What you will learn:

  • Prioritize people and processes before technology
  • Think, work and deliver horizontally
  • Fail fast, learn from mistakes and deliver business value
  • Achieve the Data Vault approach buy-in from stakeholders and performers
  • Deliver value through business sponsorship and business focus

Speaker: Doug Needham

Organically Identifying Data Model subject areas through Data Structure Graphs

By using Graph theory metrics to identify connected components in a Data Model we can use this method to identify groups of tables that should be considered together for data warehousing.

Business owners, and subject matter experts are invaluable in identifying subject areas that they need to focus on for creating data warehouse components.
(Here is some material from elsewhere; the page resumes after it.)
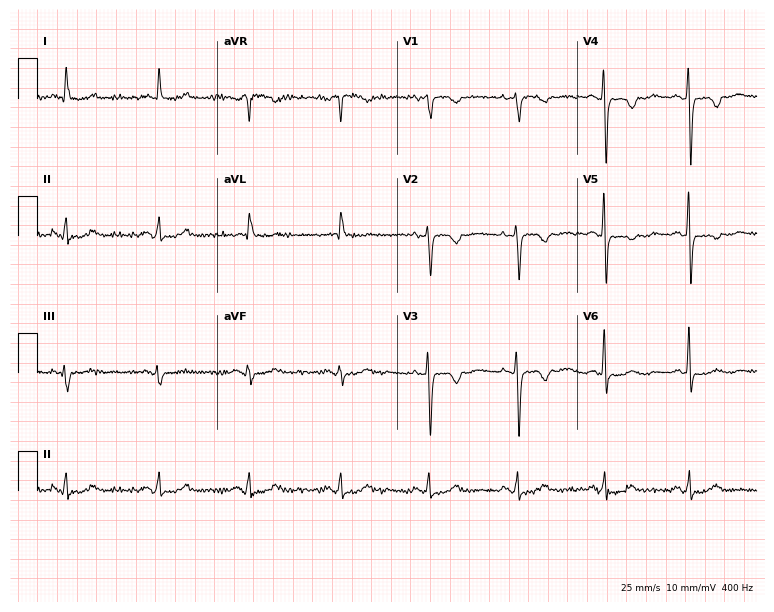
12-lead ECG from a 71-year-old female. Screened for six findings — first-degree AV block, right bundle branch block (RBBB), left bundle branch block (LBBB), sinus bradycardia, atrial fibrillation (AF), sinus tachycardia — none is recorded.

Using Graph theory to analyze our source data models we can enhance and verify their priorities.

Topics:

  • How to transform an Entity Relationship Diagram to a Data Structure Graph
  • Use a Data Structure Graph to evaluate organic subject areas, Entropy, and other metrics.
  • Apply these metrics to compare data models.

Speaker: Zoltan Csonka

One year journey with data vault on modern cloud data stack

Some of the most frequent requirements from our customers deal with data silos, building the single version of the truth, reducing re-engineering overhead and building up trusted data warehouses. Oftentimes, we’re explicitly asked to do integration and data modelling.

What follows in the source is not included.